Quoth the unshaven “Anymore”

If today’s strip is to be believed, Crazy Harry is completely unaware of a genre of music that has been a major force in popular music for three-and-a-half decades now, and is arguably well into its second decade as the dominant genre of music in the United States. Where has Crazy been? Living under a rock (booooooooo!) since the Reagan administration?

Funky lives up to his name for once, brimming with mildly more modern musical knowledge than Crazy, the Act I gang’s resident music fan and audiophile dating back even to his early appearances. I guess he’s now not only channeling NASCAR legend Mark Martin’s haircut but also Martin’s unexpected rap music fandom.

Licorice Pizza

OK, I’ll start positive today. Here’s something I like about today’s strip, Ayers uses bubble panel borders correctly, to denote a memory of dream sequence. Yeah, that doesn’t sound like much, but coming from TB’s pencil for decades it meant “present day in-strip setting change”, a maddening misinterpretation of longstanding comic art language.

And now, for everything else…

A pizza spinning on your turntable used to be a sort of shorthand for “cool”, in that it signified you were someone cool enough to have just a had a party wild and “crazy” enough that some nut tried to play a pizza and everyone was having too much “fun” to notice (see this well-known scene from Sixteen Candles, for example). However, a pizza spinning on your turntable when you are alone in your own room with your headphones on is not “cool”. Silly, whimsical, weird, crazy? Sure… but not cool. One could even describe Crazy’s memory as rather sad, given the contrast between him listening to his pizza alone in his room compared to the sight of a pizza on a turntable signifying a really good time shared by friends.

Furthermore, was the music produced by the pits of a pizza ever “cool”? Since every Youtube video of someone “playing” a pizza on a turntable is just a gag to dub in “That’s Amore”, I am forced to assume that it actually sounds like an EP for a British New Wave band. In that case, yes, it actually was cool.

Hip to be square

I’m sure Epicus Doomus is happy to not be blogging about old men having boring conversations for the first time in months weeks (tip of the Funky felt-tip to you for your endurance), but neither I (billytheskink, hello there) nor the readers are going to be so lucky. Nope, today’s strip offers a change of venue but not of subject, old men just won’t stop blandly contemplating the decline of themselves and their worlds… and our venue may well shift back to last week’s graveyard by the end of the week if Crazy can’t name that tune in 12 notes.

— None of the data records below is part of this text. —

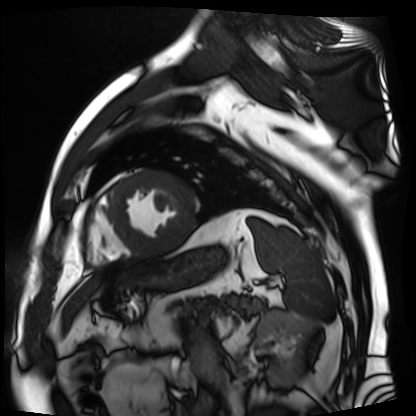
Summary: Cardiac MR image of the myocardium. Subject cohort: cardiac patient.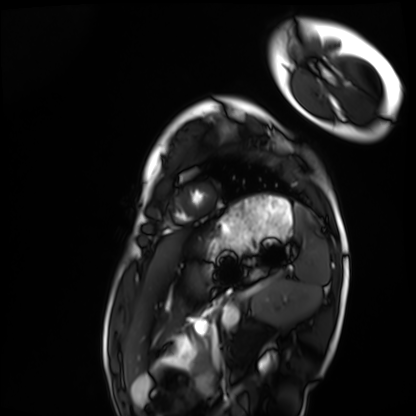
Case summary: Cardiac MRI. Subject group: healthy volunteer.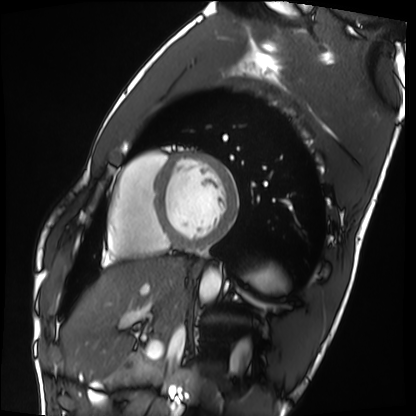
Cardiac MRI. Subject group: healthy volunteer.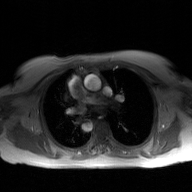
| field | value |
|---|---|
| modality | 2D phase-contrast cine MRI of the ascending aorta, GAN super-resolution reconstruction |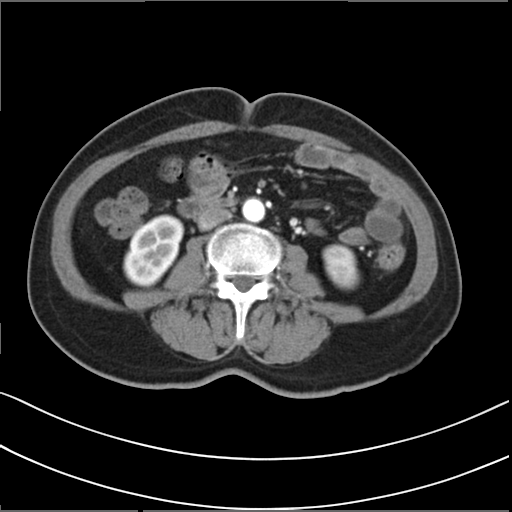
modality: multiphase abdominal CT, liver, arterial phase; patient: female, age 58; history: prior chemotherapy.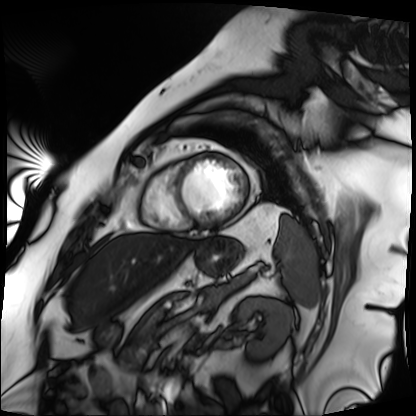
modality — cardiac MRI; subject group — patient.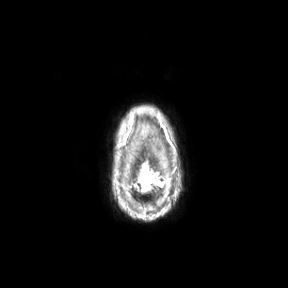
modality=3 Tesla brain MRI
series=axial
study=ring-enhancing brain masses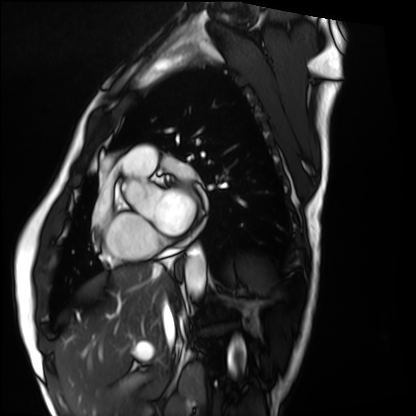
Q: What kind of scan is this?
A: Cardiac MRI.
Subject group: healthy volunteer.

Yep, Crazy’s a goner. Dang, and I had Frd Fairgood in the death pool.

Who was that masked shmuck?

Today’s strip is so dense, every single panel has so many things going on…

My last day of the shift and I wind up with Batton Thomas, again (it could be Jff, actually, but nah)?! I know I am no longer the only one who runs into him, as he’s inexplicably turned into a semi-regular, but I still draw his appearances all too often. What a terrible coincidence.

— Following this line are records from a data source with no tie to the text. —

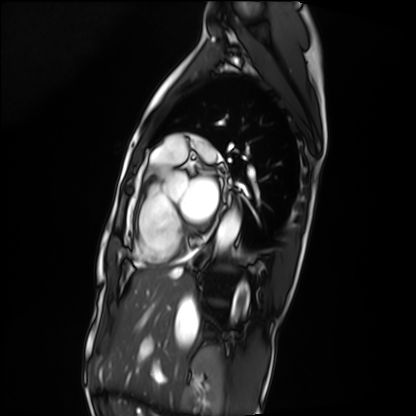
Clinical context: Cardiac MRI. Subject group: patient.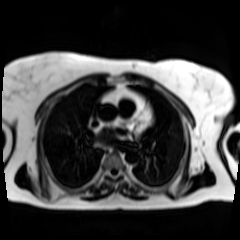
modality: chemical-shift-encoded cardiac MRI.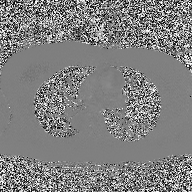
2D phase-contrast cine MRI of the ascending aorta, high-resolution GRAPPA acquisition.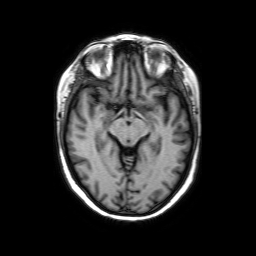
3 Tesla brain MRI. Series: axial without contrast. Study: ring-enhancing brain masses.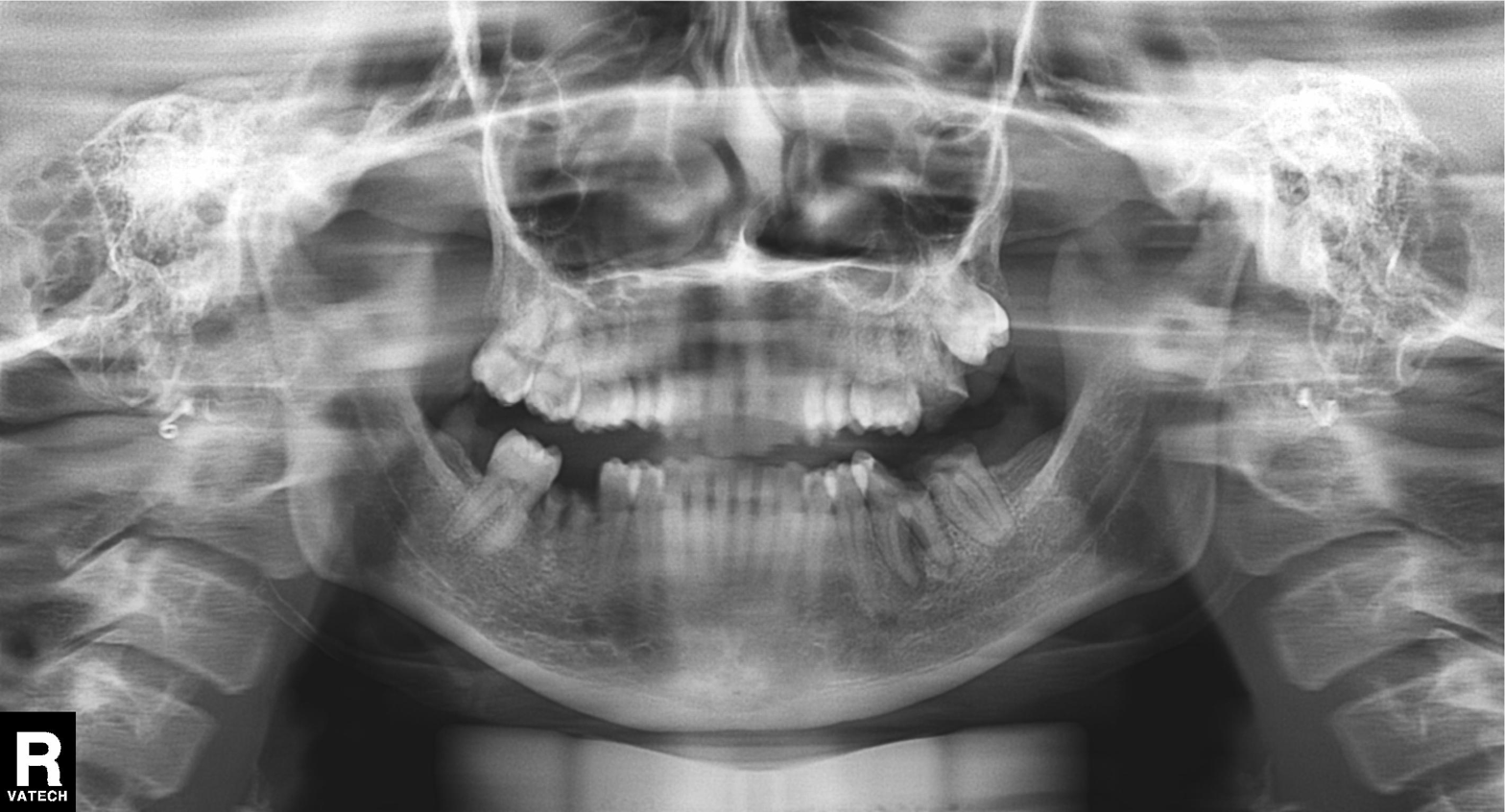
Panoramic dental radiograph (orthopantomogram). Finding: dental caries (cavities).

Worse, though, is that it is like these characters know that they just followed a week of Les and are trying to match his insufferableness. They can’t, of course, but what an effort! Hope next week finds us somewhere else, though I can never be too optimistic that a change of scenery will improve things in this strip. The good news is that we’ll have the legendary Comic Book Harriett taking us through it… and through the 50th birthday (!!!) of this comic strip.

Ho Ho Ho-le lotta nothin’

If TB is going to procrastinate until 5 minutes before his deadline, as was surely the case with today’s strip, then why can’t I? Yep, I began this post at 10:25/9:25 CT and finished this up right at 10:30/9:30 CT.

Does Crazy even know who Santa Claus is? He seemed genuinely baffled that anyone would mistake him for Santa while wearing a Santa hat and Skyler has had to browbeat him into doing Santa Claus things all week. This is the fourth time in six days.